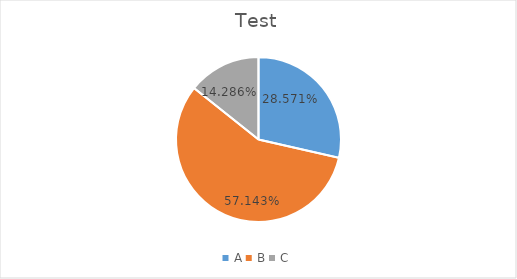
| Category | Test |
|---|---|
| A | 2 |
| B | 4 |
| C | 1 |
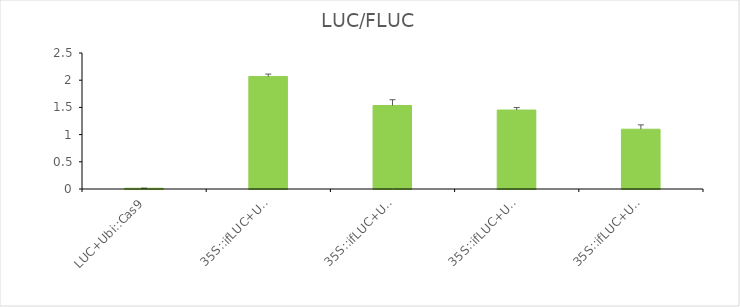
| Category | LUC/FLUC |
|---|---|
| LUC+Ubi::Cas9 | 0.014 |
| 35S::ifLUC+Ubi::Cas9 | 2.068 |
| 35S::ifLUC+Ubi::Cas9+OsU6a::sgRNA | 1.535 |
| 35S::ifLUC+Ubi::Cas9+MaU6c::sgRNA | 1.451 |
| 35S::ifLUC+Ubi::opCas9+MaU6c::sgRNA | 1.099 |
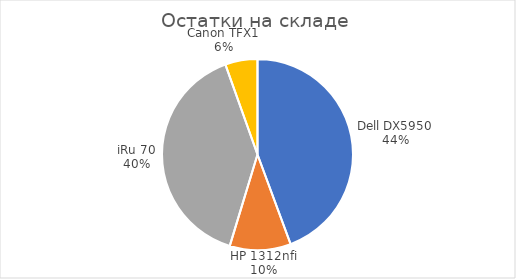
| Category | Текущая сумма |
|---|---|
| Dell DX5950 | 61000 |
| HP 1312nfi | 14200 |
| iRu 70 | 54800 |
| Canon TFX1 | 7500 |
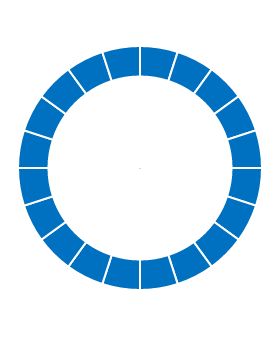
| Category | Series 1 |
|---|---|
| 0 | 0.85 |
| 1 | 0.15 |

:::

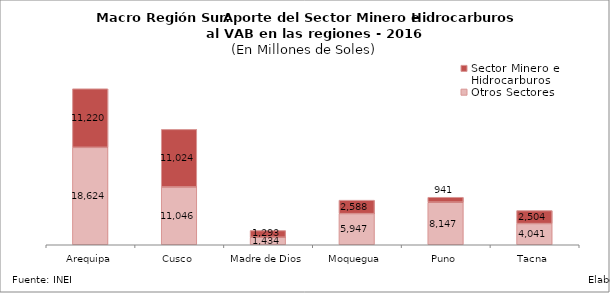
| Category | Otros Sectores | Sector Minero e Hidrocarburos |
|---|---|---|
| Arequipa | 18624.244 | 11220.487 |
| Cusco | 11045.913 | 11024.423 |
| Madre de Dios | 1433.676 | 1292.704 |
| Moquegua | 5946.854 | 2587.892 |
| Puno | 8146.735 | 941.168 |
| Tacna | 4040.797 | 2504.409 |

:::

**How to complete this task**.
Print everything from the line with "Category | Test |" down to the line with "70 | 54800 |" in the entries above, both lines included and nothing more, without the pictures.

**Answer below**.
| Category | Test |
|---|---|
| A | 2 |
| B | 4 |
| C | 1 |
| Category | LUC/FLUC |
|---|---|
| LUC+Ubi::Cas9 | 0.014 |
| 35S::ifLUC+Ubi::Cas9 | 2.068 |
| 35S::ifLUC+Ubi::Cas9+OsU6a::sgRNA | 1.535 |
| 35S::ifLUC+Ubi::Cas9+MaU6c::sgRNA | 1.451 |
| 35S::ifLUC+Ubi::opCas9+MaU6c::sgRNA | 1.099 |
| Category | Текущая сумма |
|---|---|
| Dell DX5950 | 61000 |
| HP 1312nfi | 14200 |
| iRu 70 | 54800 |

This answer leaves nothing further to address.